Extracted records:
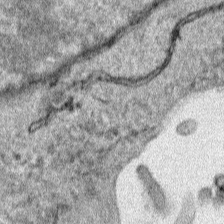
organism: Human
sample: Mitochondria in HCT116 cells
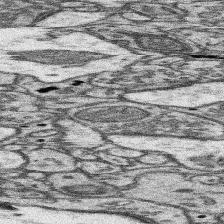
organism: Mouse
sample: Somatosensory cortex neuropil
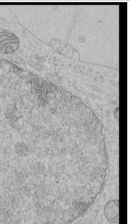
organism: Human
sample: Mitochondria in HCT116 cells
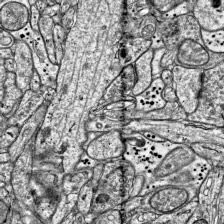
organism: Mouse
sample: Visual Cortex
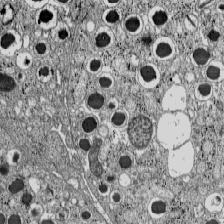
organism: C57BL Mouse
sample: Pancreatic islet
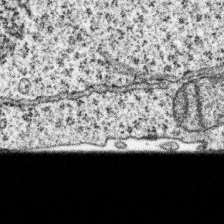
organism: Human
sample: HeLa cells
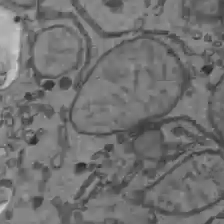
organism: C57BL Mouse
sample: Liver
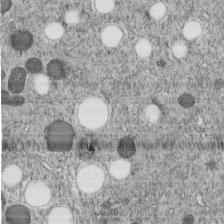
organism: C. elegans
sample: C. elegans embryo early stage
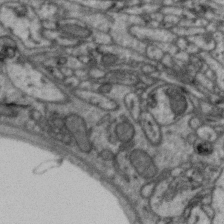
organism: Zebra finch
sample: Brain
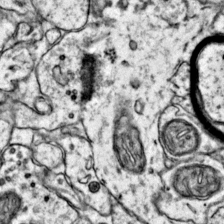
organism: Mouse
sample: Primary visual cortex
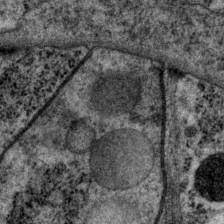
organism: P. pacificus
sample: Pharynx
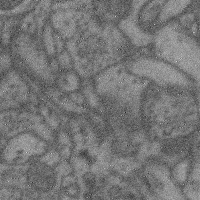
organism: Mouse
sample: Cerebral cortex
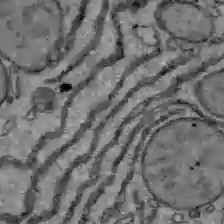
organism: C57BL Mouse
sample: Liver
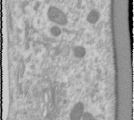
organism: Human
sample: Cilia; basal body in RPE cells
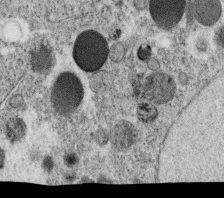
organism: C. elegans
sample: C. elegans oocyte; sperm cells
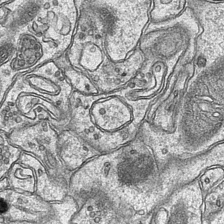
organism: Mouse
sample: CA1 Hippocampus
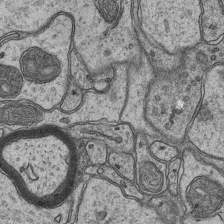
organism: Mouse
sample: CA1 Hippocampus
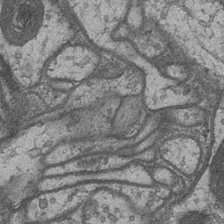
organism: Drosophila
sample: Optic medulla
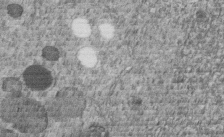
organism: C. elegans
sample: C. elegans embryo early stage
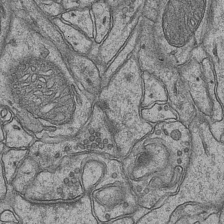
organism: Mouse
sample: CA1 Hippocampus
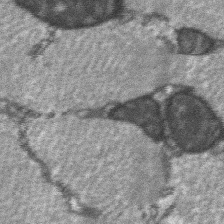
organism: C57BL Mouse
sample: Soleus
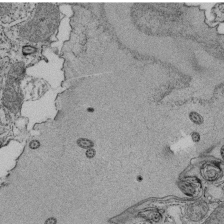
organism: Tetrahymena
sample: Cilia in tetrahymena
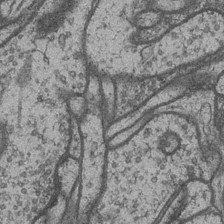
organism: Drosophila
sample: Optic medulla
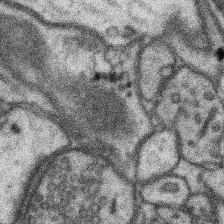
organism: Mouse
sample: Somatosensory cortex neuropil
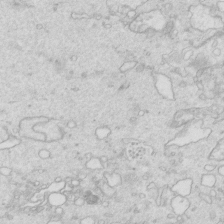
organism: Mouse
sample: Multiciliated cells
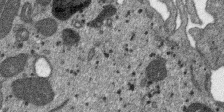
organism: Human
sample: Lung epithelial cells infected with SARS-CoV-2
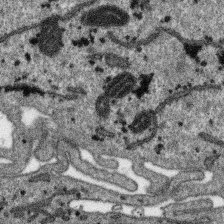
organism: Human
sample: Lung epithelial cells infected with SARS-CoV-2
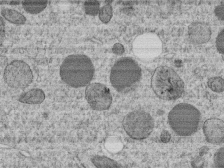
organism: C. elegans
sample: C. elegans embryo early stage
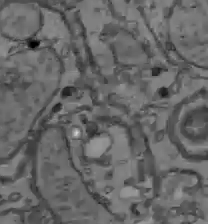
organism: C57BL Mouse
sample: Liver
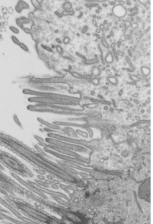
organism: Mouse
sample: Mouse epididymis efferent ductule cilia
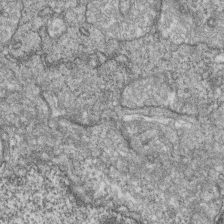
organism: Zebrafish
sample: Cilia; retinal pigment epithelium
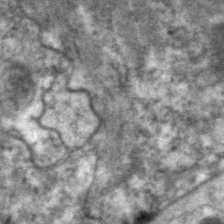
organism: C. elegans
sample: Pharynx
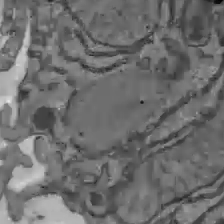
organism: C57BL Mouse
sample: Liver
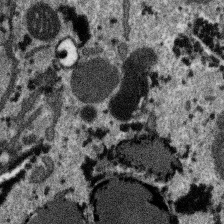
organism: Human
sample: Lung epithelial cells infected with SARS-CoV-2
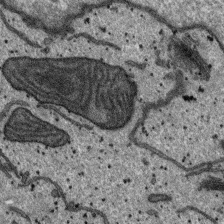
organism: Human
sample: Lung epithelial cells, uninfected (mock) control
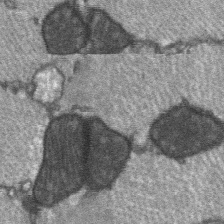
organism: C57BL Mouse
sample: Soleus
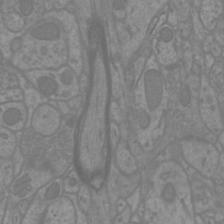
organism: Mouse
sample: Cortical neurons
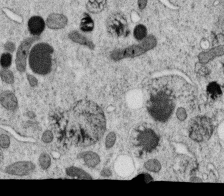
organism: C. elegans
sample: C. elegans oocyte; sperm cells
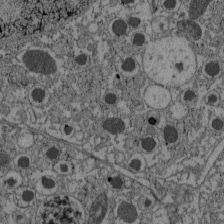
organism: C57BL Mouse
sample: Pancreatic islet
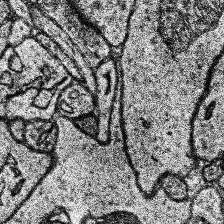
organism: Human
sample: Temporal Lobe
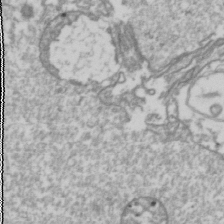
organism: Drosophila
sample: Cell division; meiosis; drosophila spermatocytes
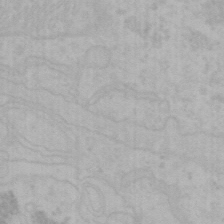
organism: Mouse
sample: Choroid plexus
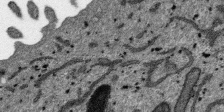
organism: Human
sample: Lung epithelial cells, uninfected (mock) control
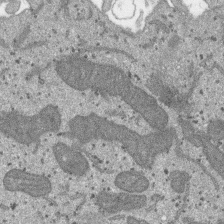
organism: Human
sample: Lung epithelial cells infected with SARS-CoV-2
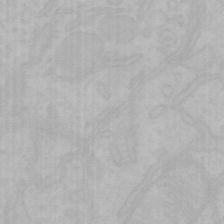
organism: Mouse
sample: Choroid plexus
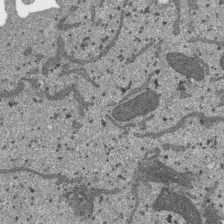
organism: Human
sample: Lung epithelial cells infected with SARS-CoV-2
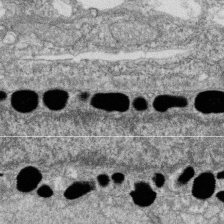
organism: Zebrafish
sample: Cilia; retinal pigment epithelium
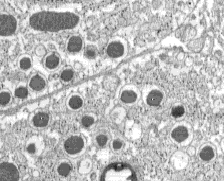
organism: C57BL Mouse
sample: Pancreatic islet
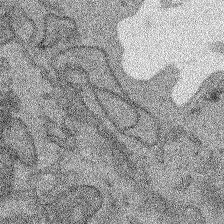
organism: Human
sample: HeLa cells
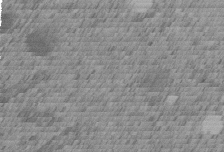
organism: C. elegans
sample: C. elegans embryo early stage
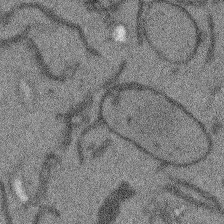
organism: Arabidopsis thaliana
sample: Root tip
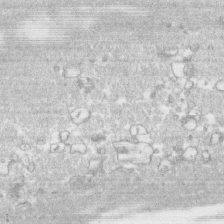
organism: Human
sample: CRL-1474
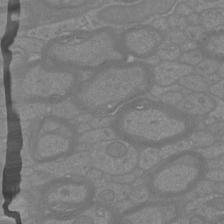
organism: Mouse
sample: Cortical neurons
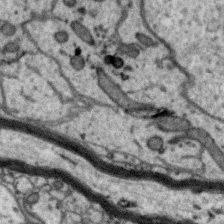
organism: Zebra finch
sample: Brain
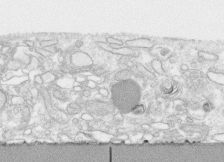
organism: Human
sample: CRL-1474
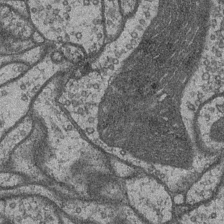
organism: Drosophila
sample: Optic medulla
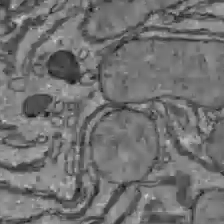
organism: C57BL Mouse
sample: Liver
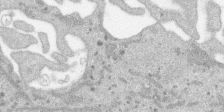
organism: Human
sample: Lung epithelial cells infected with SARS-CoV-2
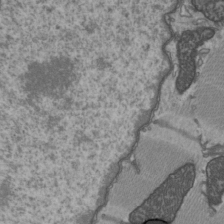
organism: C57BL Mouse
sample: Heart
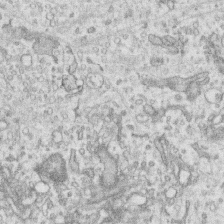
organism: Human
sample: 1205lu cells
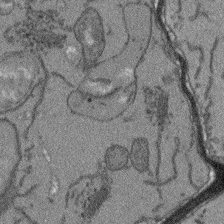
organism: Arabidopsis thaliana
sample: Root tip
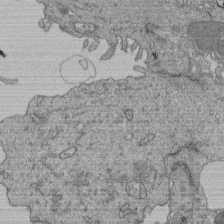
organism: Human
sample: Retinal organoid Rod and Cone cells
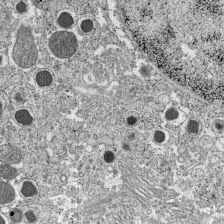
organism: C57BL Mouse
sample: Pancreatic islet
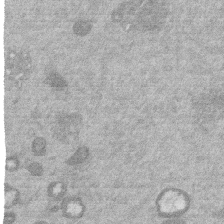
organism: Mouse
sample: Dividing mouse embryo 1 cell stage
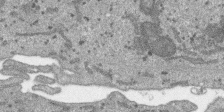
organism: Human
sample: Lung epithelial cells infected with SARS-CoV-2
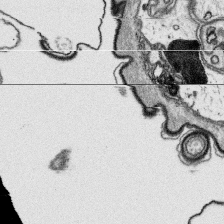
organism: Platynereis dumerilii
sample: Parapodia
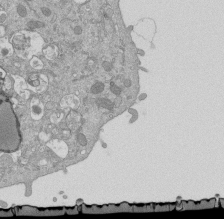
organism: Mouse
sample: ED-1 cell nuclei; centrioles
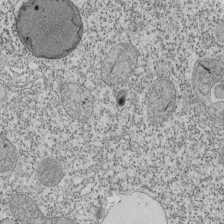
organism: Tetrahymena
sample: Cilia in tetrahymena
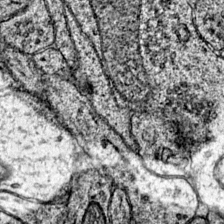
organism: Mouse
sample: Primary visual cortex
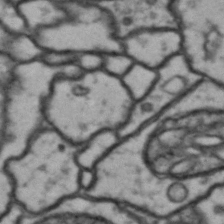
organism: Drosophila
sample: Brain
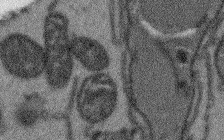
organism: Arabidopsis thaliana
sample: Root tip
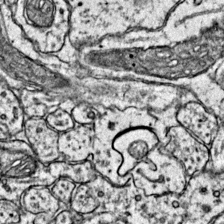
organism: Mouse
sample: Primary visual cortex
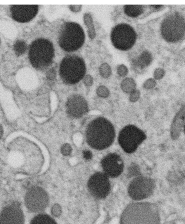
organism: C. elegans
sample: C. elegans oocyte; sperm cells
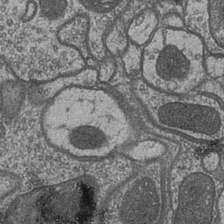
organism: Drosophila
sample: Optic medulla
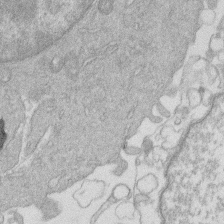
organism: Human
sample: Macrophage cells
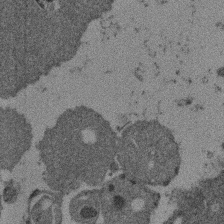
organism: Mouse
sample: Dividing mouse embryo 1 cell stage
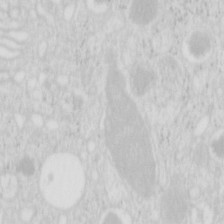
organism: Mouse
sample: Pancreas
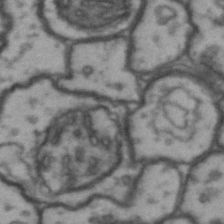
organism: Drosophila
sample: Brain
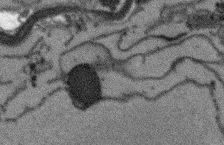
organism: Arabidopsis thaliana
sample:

- **What the task requires**: Each entry above has to be set down again verbatim, except for its pictures.

- **Exercise result**:
organism: Human
sample: Mitochondria in HCT116 cells
organism: Mouse
sample: Somatosensory cortex neuropil
organism: Human
sample: Mitochondria in HCT116 cells
organism: Mouse
sample: Visual Cortex
organism: C57BL Mouse
sample: Pancreatic islet
organism: Human
sample: HeLa cells
organism: C57BL Mouse
sample: Liver
organism: C. elegans
sample: C. elegans embryo early stage
organism: Zebra finch
sample: Brain
organism: Mouse
sample: Primary visual cortex
organism: P. pacificus
sample: Pharynx
organism: Mouse
sample: Cerebral cortex
organism: C57BL Mouse
sample: Liver
organism: Human
sample: Cilia; basal body in RPE cells
organism: C. elegans
sample: C. elegans oocyte; sperm cells
organism: Mouse
sample: CA1 Hippocampus
organism: Mouse
sample: CA1 Hippocampus
organism: Drosophila
sample: Optic medulla
organism: C. elegans
sample: C. elegans embryo early stage
organism: Mouse
sample: CA1 Hippocampus
organism: C57BL Mouse
sample: Soleus
organism: Tetrahymena
sample: Cilia in tetrahymena
organism: Drosophila
sample: Optic medulla
organism: Mouse
sample: Somatosensory cortex neuropil
organism: Mouse
sample: Multiciliated cells
organism: Human
sample: Lung epithelial cells infected with SARS-CoV-2
organism: Human
sample: Lung epithelial cells infected with SARS-CoV-2
organism: C. elegans
sample: C. elegans embryo early stage
organism: C57BL Mouse
sample: Liver
organism: Mouse
sample: Mouse epididymis efferent ductule cilia
organism: Zebrafish
sample: Cilia; retinal pigment epithelium
organism: C. elegans
sample: Pharynx
organism: C57BL Mouse
sample: Liver
organism: Human
sample: Lung epithelial cells infected with SARS-CoV-2
organism: Human
sample: Lung epithelial cells, uninfected (mock) control
organism: C57BL Mouse
sample: Soleus
organism: Mouse
sample: Cortical neurons
organism: C. elegans
sample: C. elegans oocyte; sperm cells
organism: C57BL Mouse
sample: Pancreatic islet
organism: Human
sample: Temporal Lobe
organism: Drosophila
sample: Cell division; meiosis; drosophila spermatocytes
organism: Mouse
sample: Choroid plexus
organism: Human
sample: Lung epithelial cells, uninfected (mock) control
organism: Human
sample: Lung epithelial cells infected with SARS-CoV-2
organism: Mouse
sample: Choroid plexus
organism: Human
sample: Lung epithelial cells infected with SARS-CoV-2
organism: Zebrafish
sample: Cilia; retinal pigment epithelium
organism: C57BL Mouse
sample: Pancreatic islet
organism: Human
sample: HeLa cells
organism: C. elegans
sample: C. elegans embryo early stage
organism: Arabidopsis thaliana
sample: Root tip
organism: Human
sample: CRL-1474
organism: Mouse
sample: Cortical neurons
organism: Zebra finch
sample: Brain
organism: Human
sample: CRL-1474
organism: Drosophila
sample: Optic medulla
organism: C57BL Mouse
sample: Liver
organism: Human
sample: Lung epithelial cells infected with SARS-CoV-2
organism: C57BL Mouse
sample: Heart
organism: Human
sample: 1205lu cells
organism: Arabidopsis thaliana
sample: Root tip
organism: Human
sample: Retinal organoid Rod and Cone cells
organism: C57BL Mouse
sample: Pancreatic islet
organism: Mouse
sample: Dividing mouse embryo 1 cell stage
organism: Human
sample: Lung epithelial cells infected with SARS-CoV-2
organism: Platynereis dumerilii
sample: Parapodia
organism: Mouse
sample: ED-1 cell nuclei; centrioles
organism: Tetrahymena
sample: Cilia in tetrahymena
organism: Mouse
sample: Primary visual cortex
organism: Drosophila
sample: Brain
organism: Arabidopsis thaliana
sample: Root tip
organism: Mouse
sample: Primary visual cortex
organism: C. elegans
sample: C. elegans oocyte; sperm cells
organism: Drosophila
sample: Optic medulla
organism: Human
sample: Macrophage cells
organism: Mouse
sample: Dividing mouse embryo 1 cell stage
organism: Mouse
sample: Pancreas
organism: Drosophila
sample: Brain
organism: Arabidopsis thaliana
sample:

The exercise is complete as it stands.